And notice what it says in verse five: “These twelve Jesus sent out with the following instructions:…” The mission that these twelve were sent out to do was not one that they were to do on their own. They were sent as a group, but also they were sent with instructions. In fact, specific instructions; they were told where to go, whom to visit, what to say and what to do. We are left with the distinct impression that these twelve were being sent to participate in the ongoing mission of Jesus in this world.

It is very easy for us in this world of specialisation to think that mission is for those who are qualified, those who are called specifically, but the point is that Jesus calls all his disciples, all of his followers, no matter what character flaws, what personality struggles we all have, to participate in what he is doing. So much of the burden comes to us when we think that we have to do everything on our own.

One of the most powerful teachings of Luther, in my opinion, is what he teaches us about vocation, or our calling in this life. Luther says that we are called to serve and love God to whoever and wherever he has placed us. We are called to serve God by ministering to our spouses, our children, our friends, those we meet in our ordinary work places, whatever that work may be. God will bring people into your life wherever you are; we just need to be willing to respond and love and serve God by loving and serving them. What this means is handing on to them, what has been handed on to us: that is, the truth of who Jesus is and what he has done for us. As Jesus says in 10:8: “Freely you have received; freely give.” God has worked in our lives, we have received from him grace and salvation, now we hand it on to others.

One of the things that Jesus made clear to these disciples, was that to follow him was not going to be easy. When they went, some people would respond well; they would respond in peace and welcome them and the Gospel. But others would not. Others would not accept. Jesus makes it clear that it is highly risky in this life to follow him. In fact, he is brutally honest with them when he says: 16 “I am sending you out like sheep among wolves. Therefore be as shrewd as snakes and as innocent as doves.” He describes how others will not respond well, even family members will be in conflict over Jesus. Sometimes there will be persecution because they do not want to hear the Gospel.

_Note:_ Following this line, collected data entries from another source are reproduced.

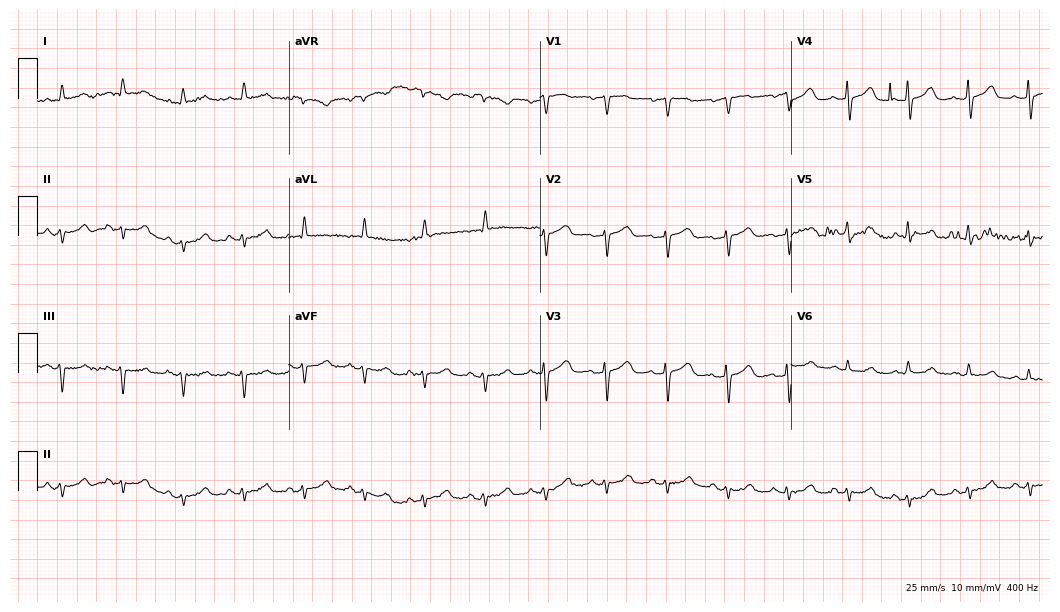
Electrocardiogram, a female patient, 81 years old. Of the six screened findings (first-degree AV block, right bundle branch block (RBBB), left bundle branch block (LBBB), sinus bradycardia, atrial fibrillation (AF), sinus tachycardia), none is recorded.
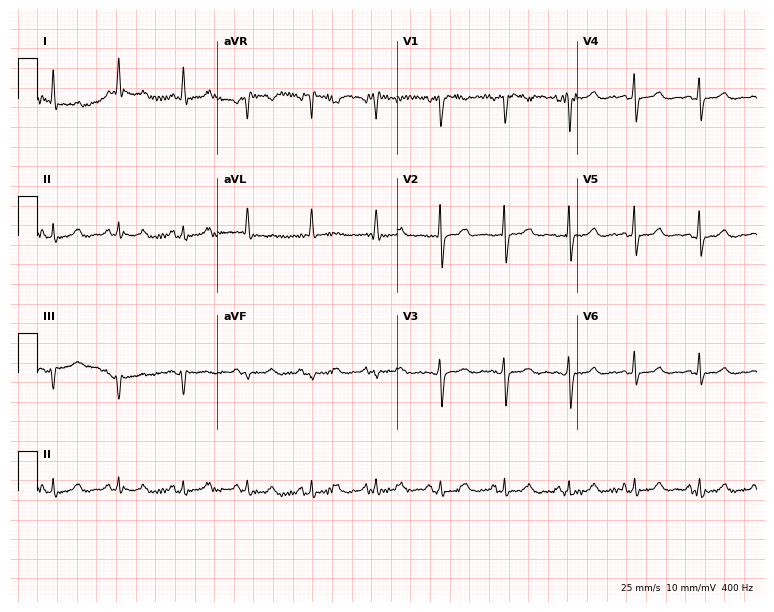
Resting 12-lead electrocardiogram. Patient: a female, 67 years old. None of these six findings is recorded: first-degree AV block, right bundle branch block, left bundle branch block, sinus bradycardia, atrial fibrillation, sinus tachycardia. Other findings, if any, are not listed.
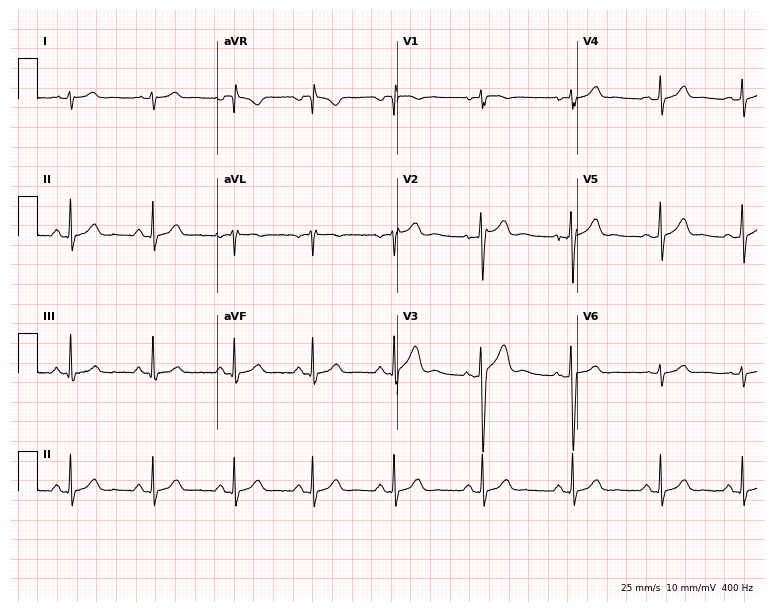
12-lead ECG (7.3-second recording at 400 Hz) from a 19-year-old man. Labelled as a normal ECG.

But even in the midst of all of this, Jesus tells his disciples not to worry, because the Holy Spirit will give them the right words to say at the time. God has got things in his hand; he is at work in amongst the difficulties that we face. There are times that I really struggle with in my walk with the Lord in letting him work the way he wants to. Often I try to do things, or analyse things or try to manipulate things to go the way I think they should. So when Jesus tells us that the Holy Spirit will give me the right words at the right time, I often struggle with this, because I want things done my way in my time. But as the Lord teaches me again and again as I watch him at work in the lives of his children in this parish, he knows what he is doing. Even as your pastor I participate in what Jesus is doing among you, he is working and I work with him in his way and in his time. Often it is in those visits where I am lost for words, and suddenly I say things that build people up and strengthen them in faith, but as I reflect on the visit I think to myself: where did those words come from? The Holy Spirit is at work. The same is true for all of us and he uses us to reach out to others by often giving us the right words at the right time to hand on to those who need hear them.

It is easy to focus on the negatives, to see that society is changing so fast and is going in a very dangerous direction. It is easy to see that our churches are empty, that people are walking away from the Lord. It is easy for us to become discouraged. But our call from the Lord is to be willing to go where he sends us and give to others what our Lord has given to us, regardless of how they respond. In the bible studies I led this past week I highlighted that Jesus’ sending begins with his compassion for the lost sheep. Jesus sends out of compassion. I believe there is a challenge for us here. In the climate that we live in it is easy to become fearful, angry, bitter, negative and cynical. When we feel this way we can’t reach out to others easily, can we? It is difficult to have compassion at times. However, this is where you and I need to remember that Jesus reaches out to us with his compassion, we then, in response reach out to others with this same compassion shown to us.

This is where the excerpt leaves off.